4 abril, 2026

The end of the beginning, or toward the True network of networks

La convergencia deja de ser un fenómeno técnico para convertirse en un nuevo mercado estructurado por la movilidad, la ubicuidad y el control del usuario.

The long phase inaugurated by the emergence of the Internet at the beginning of the previous decade is coming to an end, or at least undergoing a radical transformation, due to the universal availability of new wireless technologies and, in particular, the mobile phone. The current stage of convergence is so different from what was initially anticipated that, from an analytical perspective, it may be more appropriate to begin defining it in different terms.

Indeed, the profound transformations in the way content is produced, distributed, and consumed—in other words, across the entire classical value chain—have redrawn the old communications landscape to such an extent that the term Convergence has effectively become synonymous with New Market, with all the structural changes this implies.

The earlier, desired formulation of convergence implied that market actors would come together around the same platforms to address the same users.
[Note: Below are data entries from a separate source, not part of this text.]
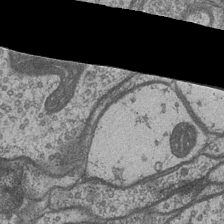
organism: Drosophila
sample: Optic medulla
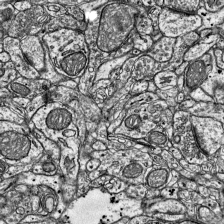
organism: Mouse
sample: Visual Cortex
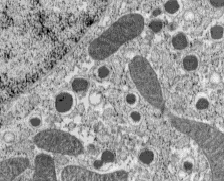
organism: C57BL Mouse
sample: Pancreatic islet
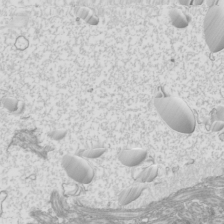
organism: Mouse
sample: Cilia; mouse epididymis
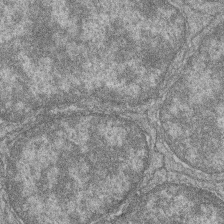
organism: Zebrafish
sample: Cilia; retinal pigment epithelium
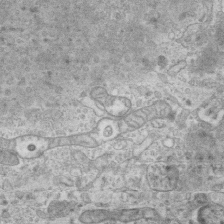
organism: Mouse
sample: Centriole in ependymal cells
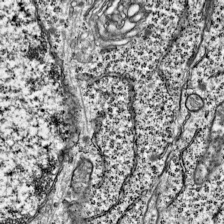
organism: Mouse
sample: Visual Cortex
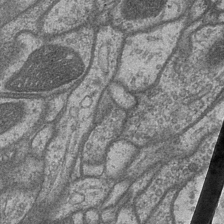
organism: Drosophila
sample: Optic medulla
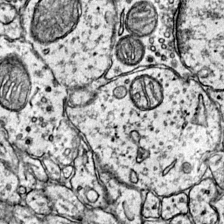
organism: Mouse
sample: Primary visual cortex
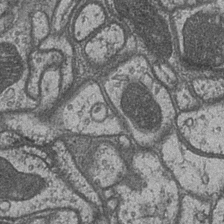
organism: Drosophila
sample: Optic medulla
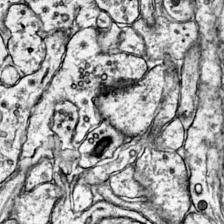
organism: Mouse
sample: Primary visual cortex
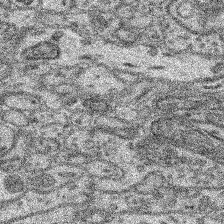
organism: Mouse
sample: Retina
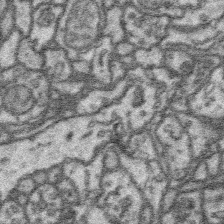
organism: Platynereis dumerilii
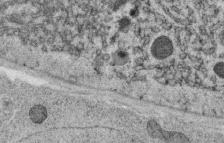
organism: C. elegans
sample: C. elegans oocyte; sperm cells
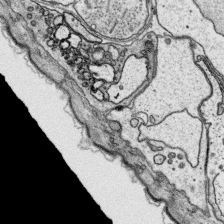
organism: Platynereis dumerilii
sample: Parapodia
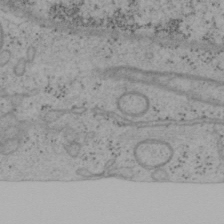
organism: Human
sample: HeLa cells
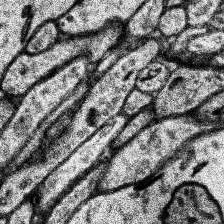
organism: Human
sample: Temporal Lobe
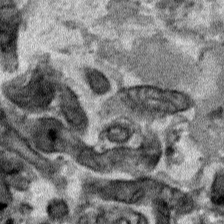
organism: Human
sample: Mitochondria in HCT116 cells
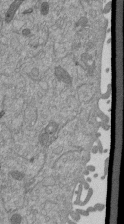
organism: Mouse
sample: ED-1 cell nuclei; centrioles
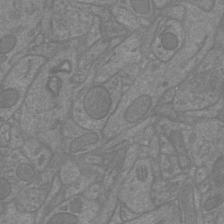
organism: Mouse
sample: Cortical neurons
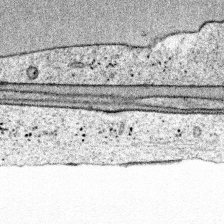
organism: Human
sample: HeLa cells
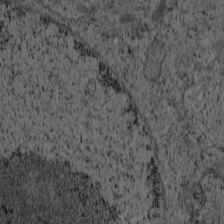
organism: African green monkey
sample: COS-7 cells
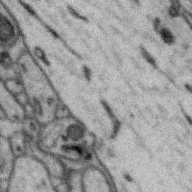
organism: Zebra finch
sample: Brain
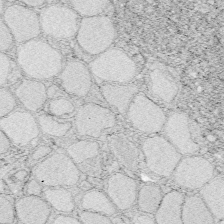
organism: Zebrafish
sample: Whole-Brain
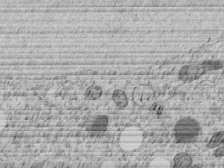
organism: C. elegans
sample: C. elegans embryo early stage
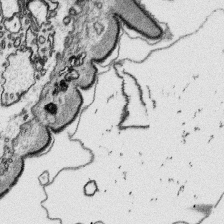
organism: Platynereis dumerilii
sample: Parapodia
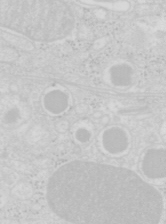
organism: Mouse
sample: Pancreas
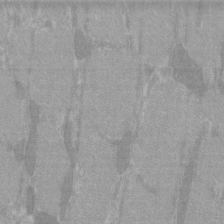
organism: C57BL Mouse
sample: Tibialis anterior muscle cell
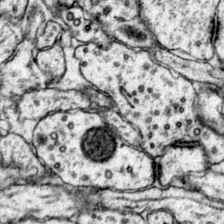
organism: Mouse
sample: Primary visual cortex
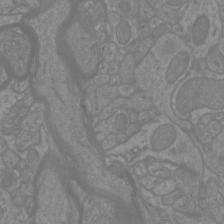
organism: Mouse
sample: Cortical neurons
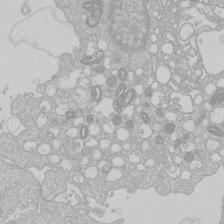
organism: Human
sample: Macrophage cells
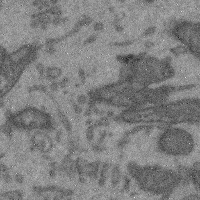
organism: Mouse
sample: Cerebral cortex
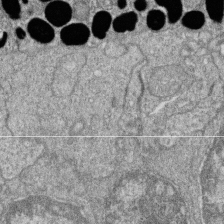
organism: Zebrafish
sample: Cilia; retinal pigment epithelium
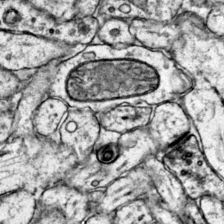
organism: Mouse
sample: Primary visual cortex
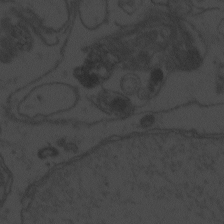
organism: Zebrafish
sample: Macrophage infected with Toxoplasma gondii
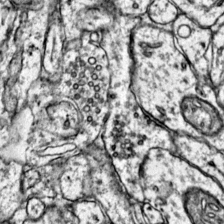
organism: Mouse
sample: Primary visual cortex
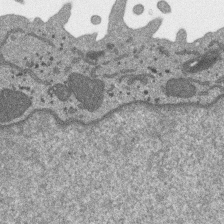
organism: Human
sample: Lung epithelial cells infected with SARS-CoV-2
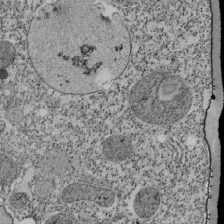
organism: Tetrahymena
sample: Cilia in tetrahymena
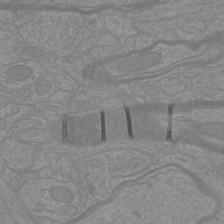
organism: Mouse
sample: Cortical neurons
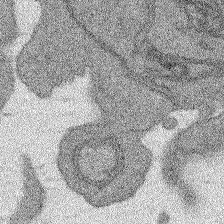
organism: Human
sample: HeLa cells
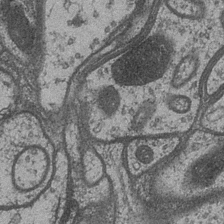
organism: Drosophila
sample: Optic medulla
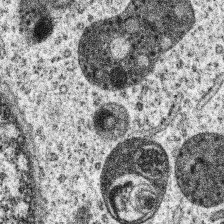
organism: Human
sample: HeLa cells
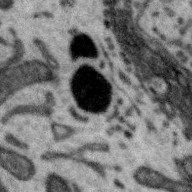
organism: Zebra finch
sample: Brain
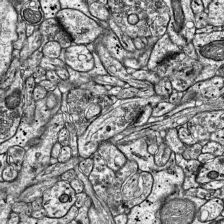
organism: Mouse
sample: Visual Cortex
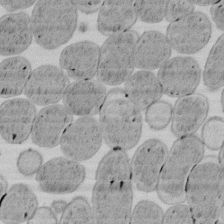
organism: E. coli
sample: Bacterial nucleoid
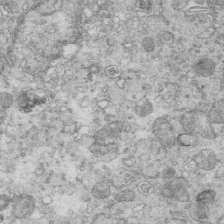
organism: Mouse
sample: Multiciliated cells
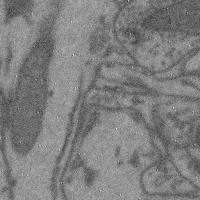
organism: Mouse
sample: Cerebral cortex
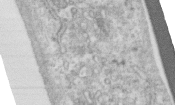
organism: Human
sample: Centriole in RPE cells
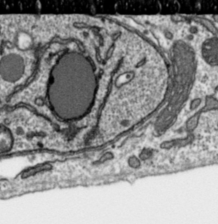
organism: Toxoplasma gondii
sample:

This clearly did not occur, since all participants in this market have completely altered their nature and, consequently, their business models. Content creators can now address consumers directly (D2C), bypassing distributors that once acted as market bottlenecks, and achieve higher revenues at lower cost. At the same time, network owners are no longer required to specialize in specific services or content; they can offer anything that can be digitized. This means they can deploy different business models depending on the type of bits they commercialize—television programs, music, voice calls, news, and so on.

Likewise, equipment manufacturers are no longer tied to a specific type of network. They have come to understand that their business lies in selling an access platform, leaving it to users to choose which network they want at any given moment. Finally, users themselves, within this new convergent market, have reinvented the old concept of “Interactivity,” moving away from what the industry—and many national governments—initially envisioned.

The “New Interactivity” implies almost complete freedom of action and the ability to adapt the access medium to individual needs. It is therefore fair to say that true convergence was not achieved until wireless networks were incorporated. A “network of fixed networks” not only limited reach and diffusion, but also failed to reflect the habits of millions of users who move freely. Accessing the universal network through a fixed port makes little sense in a mobile world, because the sine qua non for a network to be global is ubiquity. Consequently, one basic indicator of a market’s level of development is the number of access networks available at a given point. The networks that were the stars of the new market in the previous decade have now become invisible from the user’s perspective, since users consume content and services, not networks—something operators often seem to forget.

Markets, or rather new market niches, are generated by consumer demand, not by access technologies. The recurring mistake of operators and manufacturers has been to assume that each new technology creates an additional market niche to be added to existing ones. This view has only further fragmented a market already divided by the specificity of local markets and by consumers’ demands for personalization. The most compelling lesson taught by the mobile phone in its maturation as a universal access technology is that users are not willing to pay more—or much more—for the same content available on other networks, often free to the user. If some analysts have interpreted the arrival of television and Internet on mobile devices as the long-awaited end of the convergence process, they are far from grasping the complexity of a process that has only just begun and whose consequences remain, for now, unpredictable. In other words, technological convergence alone does not exhaust the phenomenon of distributing all content across all networks and making it available on a growing number of access terminals.